In the foregoing examples of Radiolaria, the symmetry which the organism displays would seem to be identical with that symmetry of forces which is due to the assemblage of surface-tensions in the whole system; this symmetry being displayed, in one class of cases, in a complex spherical mass of froth, and in {478} another class in a simpler aggregate of a few, otherwise isolated, vesicles. But among the vast number of other known Radiolaria, there are certain forms (especially among the Phaeodaria and Acantharia) which display a still more remarkable symmetry, the origin of which is by no means clear, though surface-tension doubtless plays a part in its causation. These are cases in which (as in some of those already described) the skeleton consists (1) of radiating spicular rods, definite in number and position, and (2) of interconnecting rods or plates, tangential to the more or less spherical body of the organism, whose form becomes, accordingly, that of a geometric, polyhedral solid. It may be that there is no mathematical difference, save one of degree, between such a hexagonal polyhedron as we have seen in Aulacantha, and those which we are about to describe; but the greater regularity, the numerical symmetry, and the apparent simplicity of these latter, makes of them a class apart, and suggests problems which have not been solved nor even investigated.

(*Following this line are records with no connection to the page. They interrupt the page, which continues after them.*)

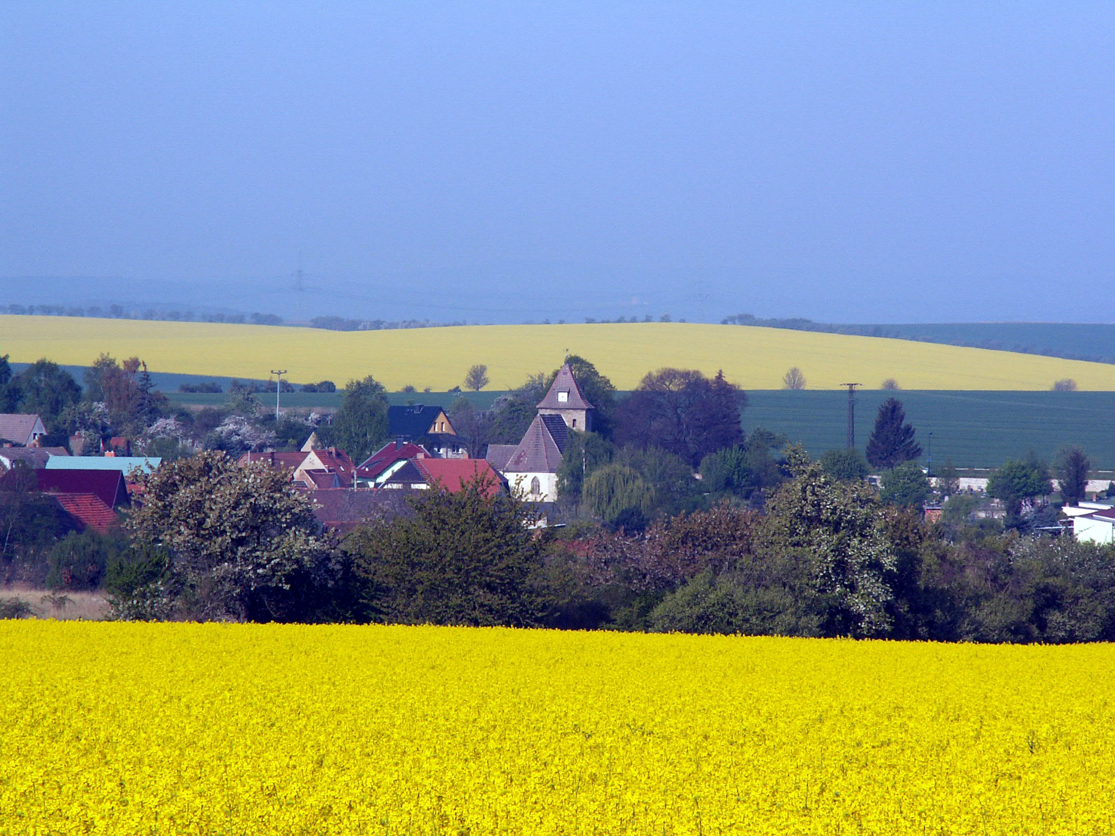 Blick auf Westdorf
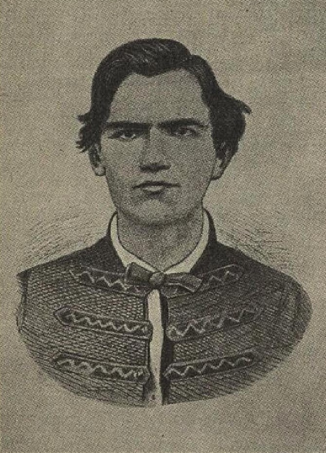 Václav Šolc (1838-1871), český herec a básník
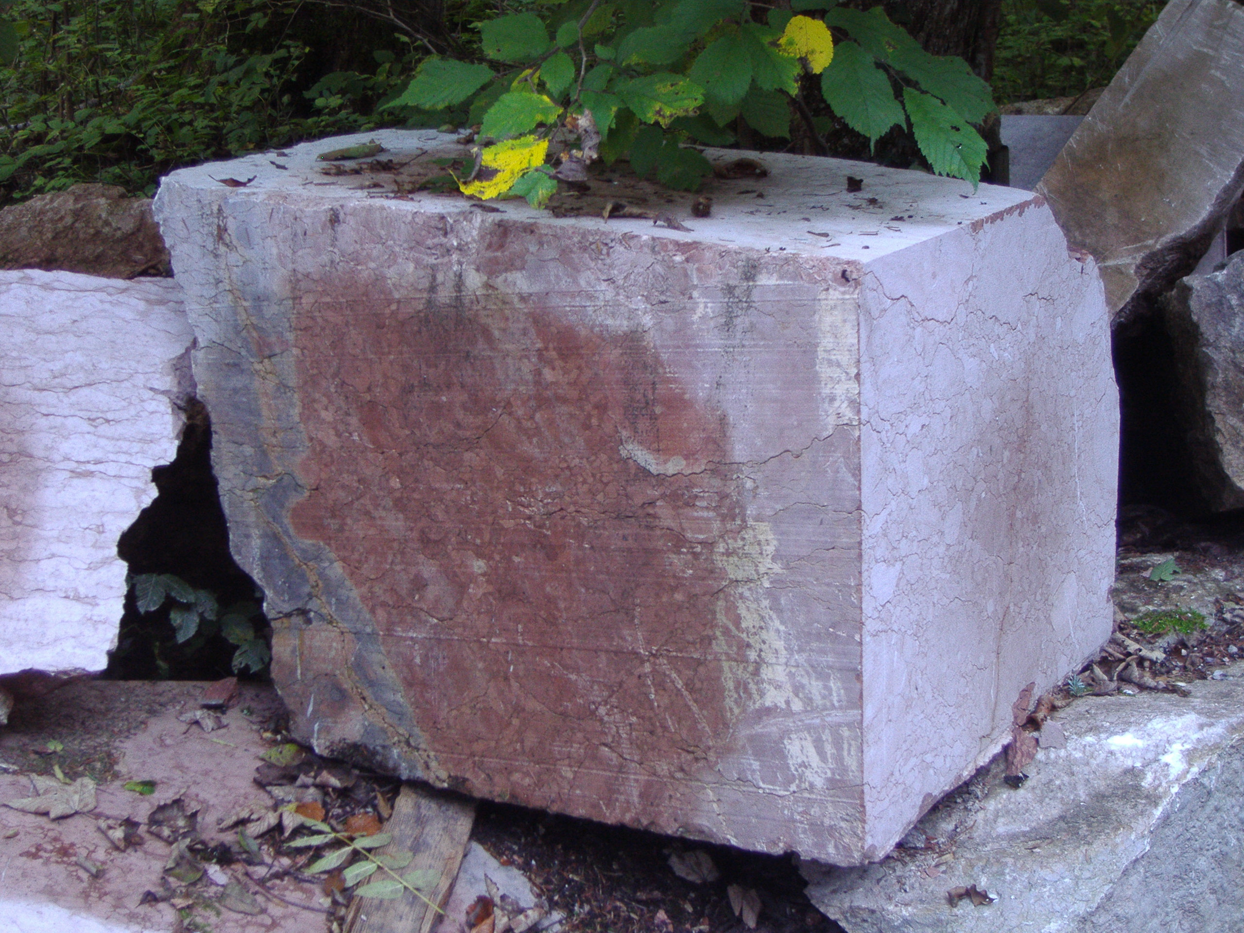 Block aus Adneter „Marmor“ (Kalkstein), Österreich.

The matter is sufficiently illustrated by the accompanying figures, all drawn from Haeckel’s Monograph of the Challenger Radiolaria[488]. In one of these we see a regular octahedron, in another a regular, or pentagonal dodecahedron, in a third a regular icosahedron. In all cases the figure appears to be perfectly symmetrical, though neither the triangular facets of the octahedron and icosahedron, nor the pentagonal facets of the dodecahedron, are necessarily plane surfaces. In all of these cases, the radial spicules correspond to the solid angles of the figure; and they are, accordingly, six in number in the octahedron, twenty in the dodecahedron, and twelve in the icosahedron. If we add to these three figures the regular tetrahedron, which we have had frequent occasion to study, and the cube (which is represented, at least in outline, in the skeleton of the hexactinellid sponges), we have completed the series of the five regular polyhedra known to geometers, the Platonic bodies[489] of the older mathematicians. It is
Fig. 231. Skeletons of various Radiolarians, after Haeckel. 1. Circoporus sexfurcus; 2. C. octahedrus; 3. Circogonia icosahedra; 4. Circospathis novena; 5. Circorrhegma dodecahedra.